O Tribunal da Relação de Lisboa (TRL) vai ter de voltar a pronunciar-se sobre o levantamento do sigilo bancário e fiscal e o acesso aos e-mails de António Mexia e João Manso Neto, investigados no “caso EDP” por suspeitas de corrupção, por ter sido considerado nulo o acórdão de Fevereiro que arrasava a decisão do juiz de instrução criminal Ivo Rosa.

Em Fevereiro, os juízes desembargadores Ricardo Cardoso (relator) e Artur Vargues da Conceição deram razão ao recurso do Ministério Público e revogaram a decisão de Ivo Rosa, de impedir os procuradores de utilizar dados bancários e fiscais dos dois gestores da EDP, bem como de aceder aos seus correios electrónicos em busca de mensagens relacionadas com os casos BES e Marquês.

Contudo, a defesa de António Mexia e João Manso Neto avançou com uma reclamação para o TRL, queixando-se que havia razões para considerar o acórdão de 19 de Fevereiro nulo, precisamente porque Ricardo Cardoso se devia ter declarado impedido de participar neste processo pelo facto de ser casado com a juíza Anabela Cardoso, que já antes tinha tido intervenção, no mesmo tribunal, em decisões relacionadas com o “caso EDP”.

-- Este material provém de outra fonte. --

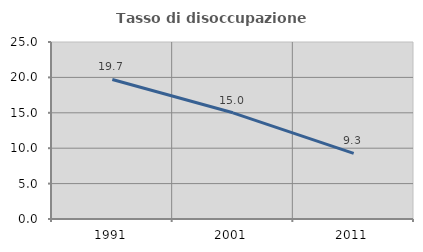
| Category | Tasso di disoccupazione giovanile  |
|---|---|
| 1991.0 | 19.704 |
| 2001.0 | 15 |
| 2011.0 | 9.278 |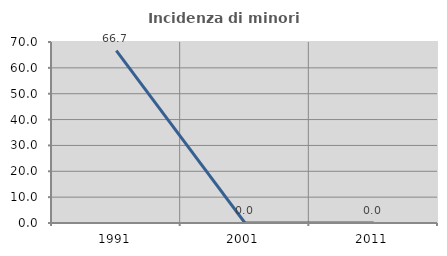
| Category | Incidenza di minori stranieri |
|---|---|
| 1991.0 | 66.667 |
| 2001.0 | 0 |
| 2011.0 | 0 |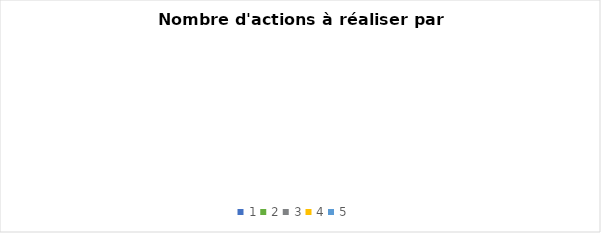
| Category | Series 0 |
|---|---|
| 1.0 | 0 |
| 2.0 | 0 |
| 3.0 | 0 |
| 4.0 | 0 |
| 5.0 | 0 |

O Código de Processo Penal (CPP) determina que “não podem exercer funções, a qualquer título, no mesmo processo juízes que entre si sejam cônjuges”, e que “os actos praticados por juiz impedido são nulos”. Foi isso que vieram reconhecer Ricardo Cardoso e Artur Vargues num acórdão de 26 de Março, a que o PÚBLICO teve acesso.

Os juízes admitiram “a invalidade” do seu anterior acórdão “e dos actos concretamente praticados (exame preliminar e intervenção na prolação do acórdão), que podem ser repetidos”. Em consequência, os autos devem ser remetidos à distribuição de processos, para nova apreciação.

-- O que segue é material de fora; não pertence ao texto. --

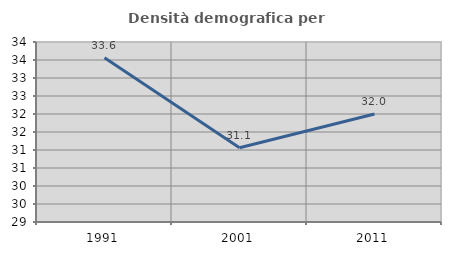
| Category | Densità demografica |
|---|---|
| 1991.0 | 33.563 |
| 2001.0 | 31.062 |
| 2011.0 | 32 |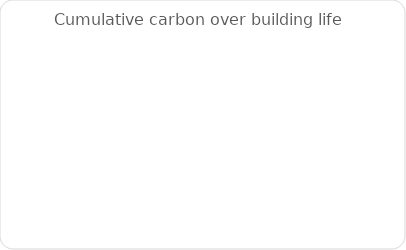
| Category | Series 0 |
|---|---|
| Commute/year | 0 |
| Energy/year | 0 |
| Building Materials  | 0 |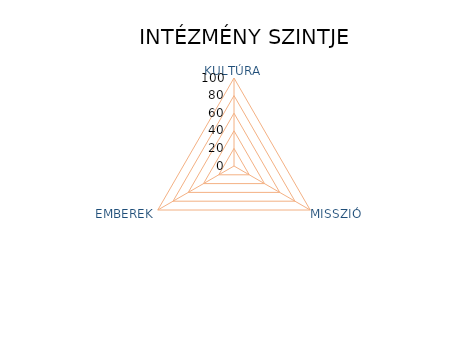
| Category | "Dimensions" |
|---|---|
| KULTÚRA | 0 |
| MISSZIÓ | 0 |
| EMBEREK | 0 |

Ricardo Cardoso, que fica arredado de qualquer intervenção no “caso EDP”, não deixa de frisar que desconhecia que a mulher – Anabela Cardoso - tivesse participado anteriormente no processo, pelo que não tinha como antecipar que estava perante uma situação de impedimento. “A intervenção desta não nos era conhecida, nem sequer (…) imaginável, tendo-nos passada totalmente despercebida a todos”, refere o acórdão de 26 de Março.

Mas o acórdão também sustenta que esse desconhecimento “não sucedeu, demonstradamente, com os arguidos”. Estes, segundo os juízes, eram “conhecedores da totalidade de todos os antecedentes e muitos variados acórdãos proferidos nos vários recursos do caso, em processos – sempre – autónomos e separados, como o demonstra a junção, em 24 horas após a publicação do acórdão, do assento de nascimento da Senhora Desembargadora, com averbamento do casamento com o relator”.

Ou seja, os juízes entendem que Mexia e Manso Neto, se quisessem, poderiam ter declarado o impedimento antes de se conhecer o sentido da decisão, em vez de deixarem prolongar a intervenção do juiz. Diz o acórdão que os requerentes “tiveram conhecimento da identidade do relator após a distribuição [do processo] e da publicação das tabelas de 12 a 19 de Fevereiro, vindo agora invocar que só tiveram conhecimento do impedimento resultante da relação de casamento do relator após a publicação do acórdão”.